El coche de Ibarra recorría parte del más animado arrabal de Manila; lo que la noche anterior le ponía triste, a la luz del día le hacía sonreír a pesar suyo.

La animación que bullía por todas partes, tantos coches que iban y venían a escape, los carromatos, las calesas, los europeos, los chinos, los naturales, cada cual con su traje, las vendedoras de frutas, los corredores, el desnudo cargador, los puestos de comestibles, las fondas, los restaurantes, tiendas, hasta los carros tirados por el impasible e indiferente carabao[61], que parece entretenerse en arrastrar bultos mientras filosofa, todo, el ruido, el traqueteo, hasta el sol mismo, un cierto olor particular, los abigarrados colores, despertaban en su memoria un mundo de recuerdos adormecidos.

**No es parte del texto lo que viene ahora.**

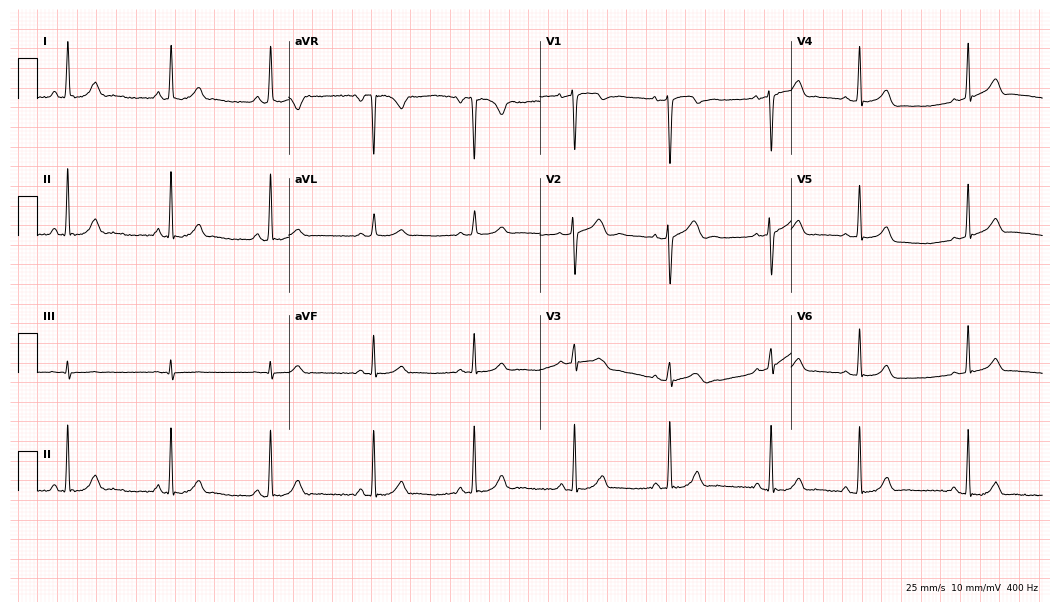
ECG — a female, 19 years old. Labelled as a normal ECG.

Aquellas calles no tenían aún adoquinado. Brillaba él sol dos días seguidos y se convertían en polvo, que todo cubría, hacía toser y cegaba a los transeúntes; llovía un día, y se formaba un pantano que a la noche reflejaba los faroles de los coches, salpicando desde cinco metros de distancia a los peatones en las angostas aceras. ¡Cuántas mujeres no habían dejado en aquellas olas de lodo sus chinelas bordadas! Entonces veíanse apisonando las calles presidiarios en fila, la cabeza rapada, vistiendo una camisa de mangas cortas y un calzón hasta las rodillas, con números y letras azules; en las piernas, cadenas medio envueltas entre trapos sucios para moderar el roce o quizás el frío del hierro; unidos de dos en dos, tostados por el sol, reunidos por el calor y el cansancio, hostigados y azotados con una vara por otro presidiario, que se consolaría tal vez en poder a su vez maltratar a otros. Eran hombres altos, de sombrías fisonomías, que él no había visto jamás serenarse con la luz de una sonrisa; sus pupilas, sin embargo, brillaban, cuando la vara, silbando, caía sobre los hombres, o cuando un transeúnte les arrojaba la cola de un cigarro, medio mojado y deshecho: lo cogía el que estaba más cerca y lo escondía en su salakot[62]: los demás se quedaban mirando con una expresión rara a los otros transeúntes. Le parecía oír aún el ruido que hacían desmenuzando la piedra para cubrir los baches y el sonido alegre de los pesados grillos en sus tobillos hinchados. Ibarra recordaba estremeciéndose aún una escena que había herido su imaginación de niño: era una siesta y el sol dejaba caer a plomo sus más calurosos rayos. A la sombra de un carretón de madera yacía uno de aquellos hombres, exánime, los ojos entreabiertos; otros dos, silenciosos, arreglaban una camilla de caña sin ira, sin dolor, sin impaciencia, tal como creen el carácter de los naturales. Hoy tú, mañana nosotros, dirían entre sí. La gente circulaba sin cuidarse de ello, aprisa; las mujeres pasaban, lo miraban y continuaban su camino; el espectáculo era común, había encallecido los corazones; los coches corrían reflejando en su barnizado cuerpo los rayos de aquel sol brillante en un cielo sin nubes; a él sólo, niño de once años, acabado de llegar al pueblo, le conmovía; a él sólo le dio una pesadilla la noche siguiente.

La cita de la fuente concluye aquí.